The answer is yes. The org.ggp.base.apps.research package contains an example program that reads a serialized match archive and processes each individual match. The example program that's included with GGP Base aggregates several useful statistics during this processing, that can be used to answer interesting questions about the matches in the archive.

Let's start with something easy: how long does the average nine-board tic-tac-toe match last? To compute this, we introduce a WeightedAverage object to track the average length of the matches, and as we process each match, for the completed nine-board tic-tac-toe matches, we extract the length and add it as a data point in the weighted average. At the end of the processing, we display the WeightedAverage object. Done!

Next, let's look at the frequency that games are played. For each match in the archive, the sample program adds a data point to a histogram that tracks how frequently each game is played. After all of the matches are processed, it sorts the histogram and prints it out. This makes it easy to see which games are played most frequently and which are played least frequently.

That's cool, but what if we have a very specific question? Let's say we're interested in finding out whether there are any games that tend to be won by the second player, rather than the first. To do this, we can find out for each match, whether the second player won, and then aggregate an average of those scores broken down by game. This is done using the "FrequencyTable" class, which is essentially a table that maps keys (in this case, game URLs) to weighted averages (in this case, frequencies that the second player wins). And again, after processing all of the matches, we can sort them by frequency and print out a list that shows, for each game, the frequency that the second player wins.
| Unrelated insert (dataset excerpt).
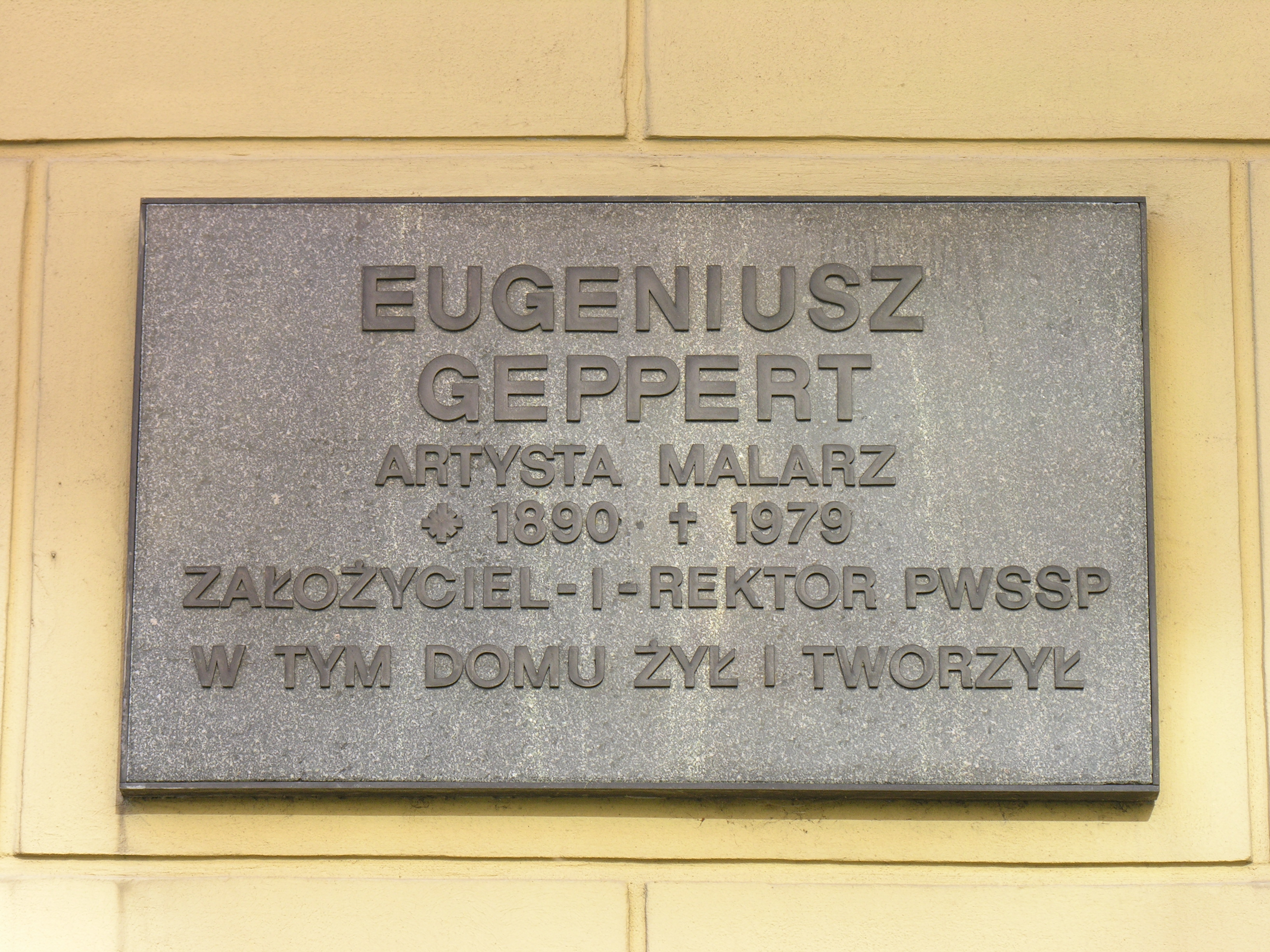 Tablica ku czci Eugeniusza Gepperta przy ul. Gepperta 2 we Wrocławiu

Intriguingly, games like "endgame" top the list, even though "endgame" is a chess puzzle in which the first player (white) has a king and a rook and the second player (black) has only a king: while in theory white has a win, black will win if white isn't able to achieve checkmate in 15 moves, and so in practice the game is frequently won by black.

Thus, using the tools available in GGP Base, you can perform sophisticated processing of the match archives to answer interesting questions, using all of the Java tools that you're already familiar with.